### Input data

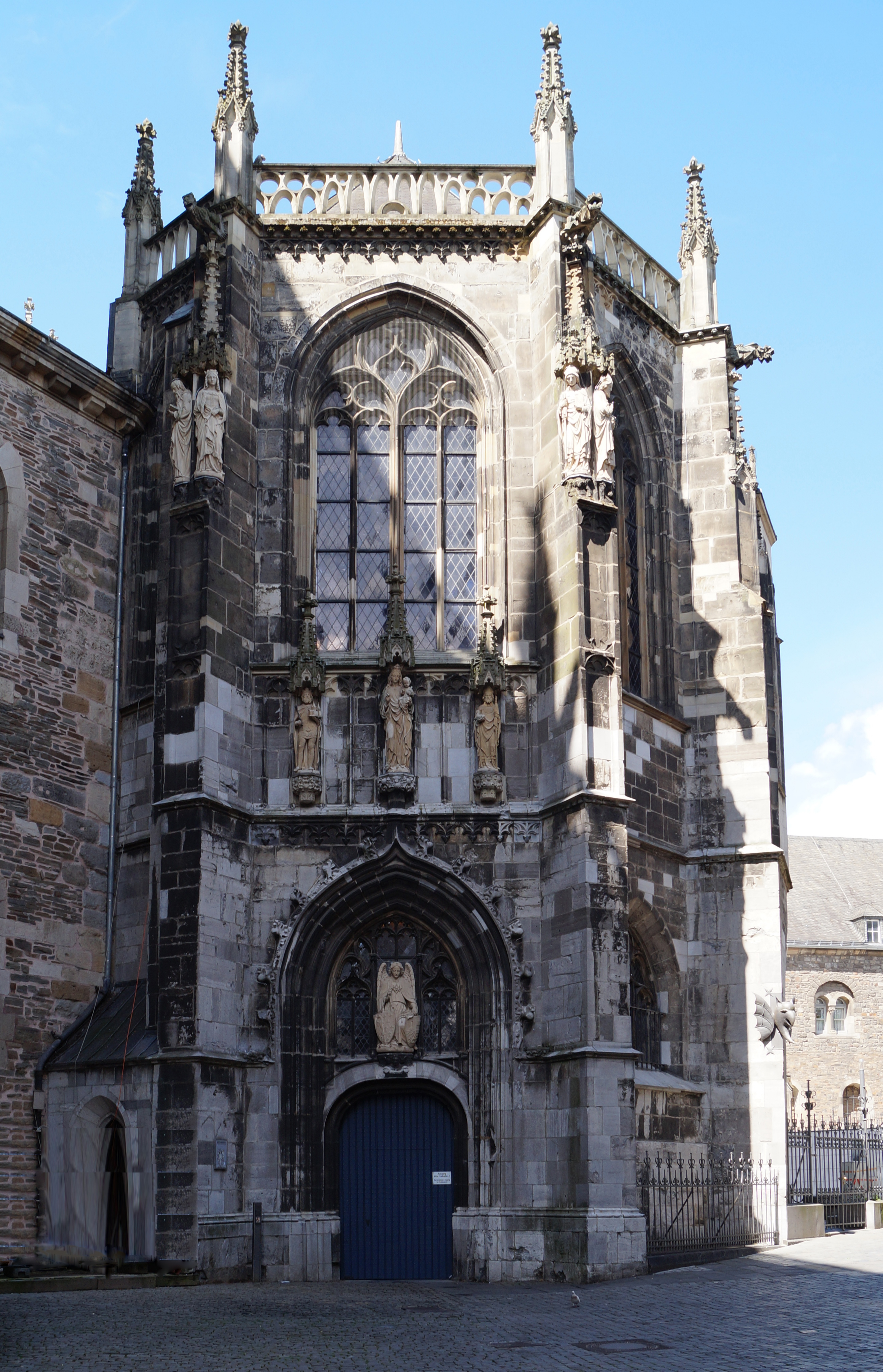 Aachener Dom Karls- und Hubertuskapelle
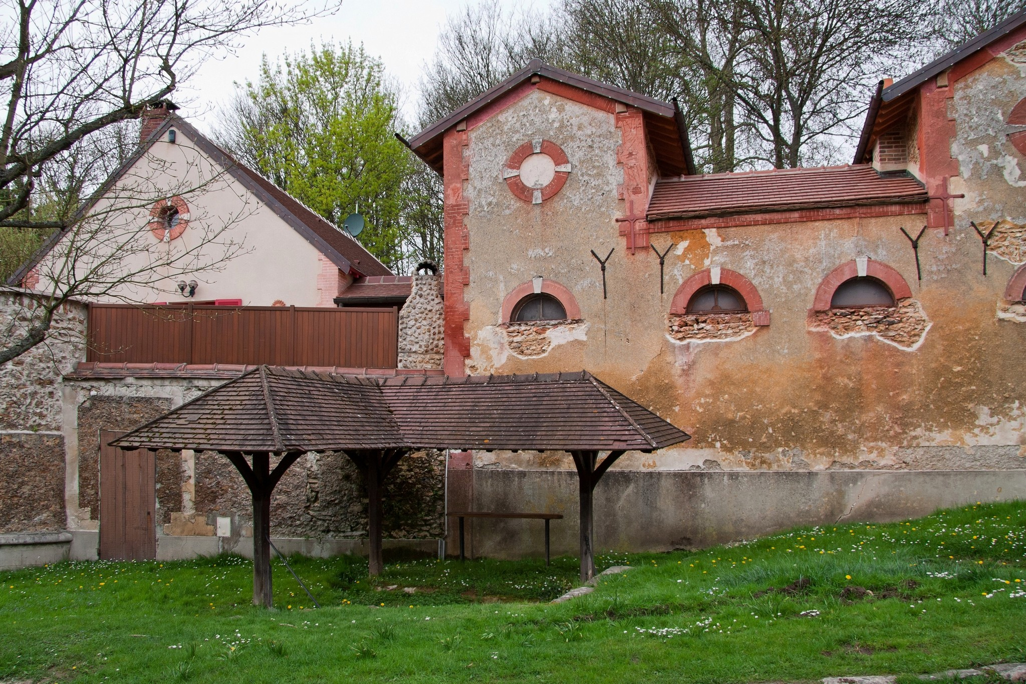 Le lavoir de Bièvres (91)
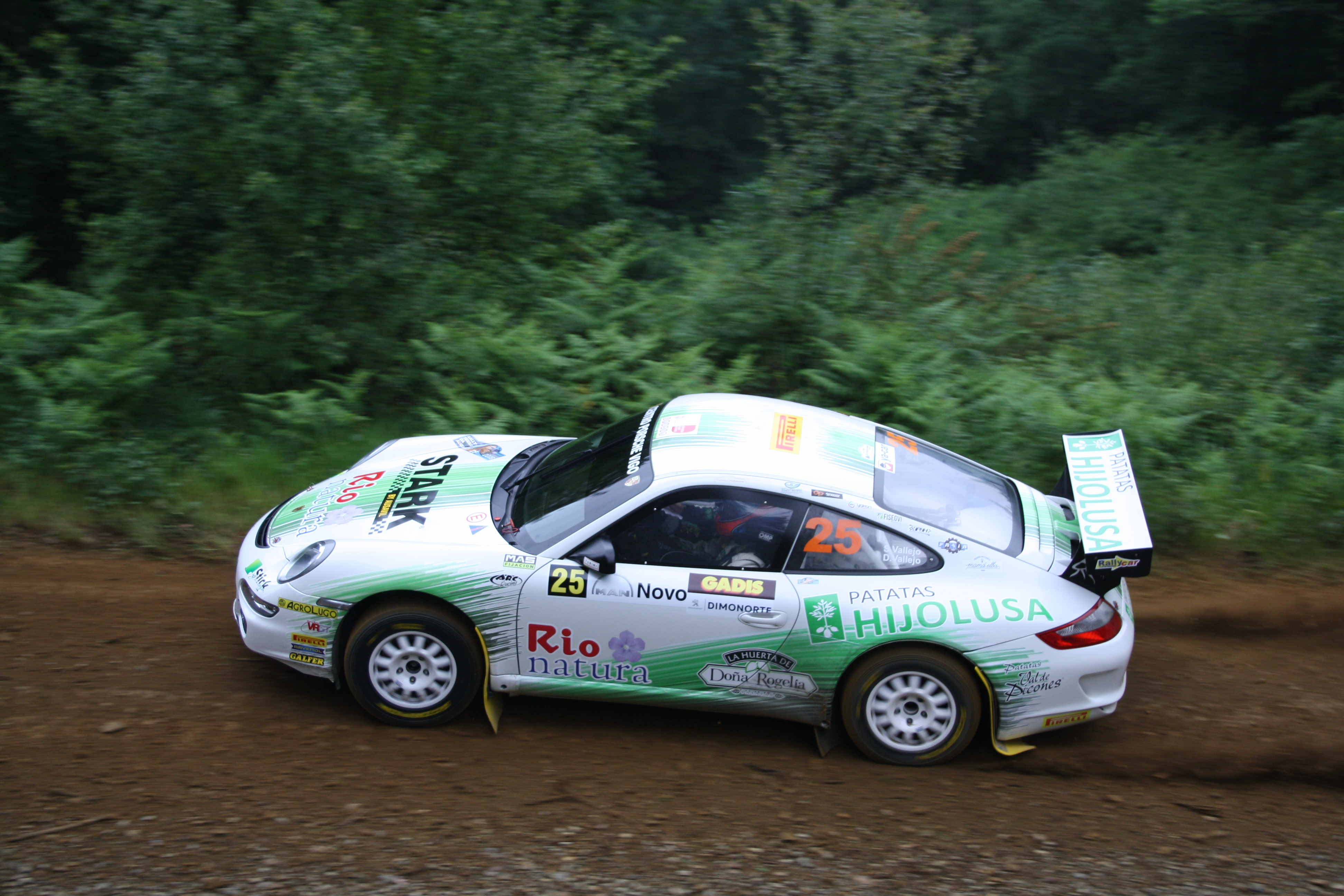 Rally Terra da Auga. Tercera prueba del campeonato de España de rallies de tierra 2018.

######

**Work item**:
Please set the data above down exactly, with the pictures removed.

**Problem solution**:
 Aachener Dom Karls- und Hubertuskapelle
 Le lavoir de Bièvres (91)
 Rally Terra da Auga. Tercera prueba del campeonato de España de rallies de tierra 2018.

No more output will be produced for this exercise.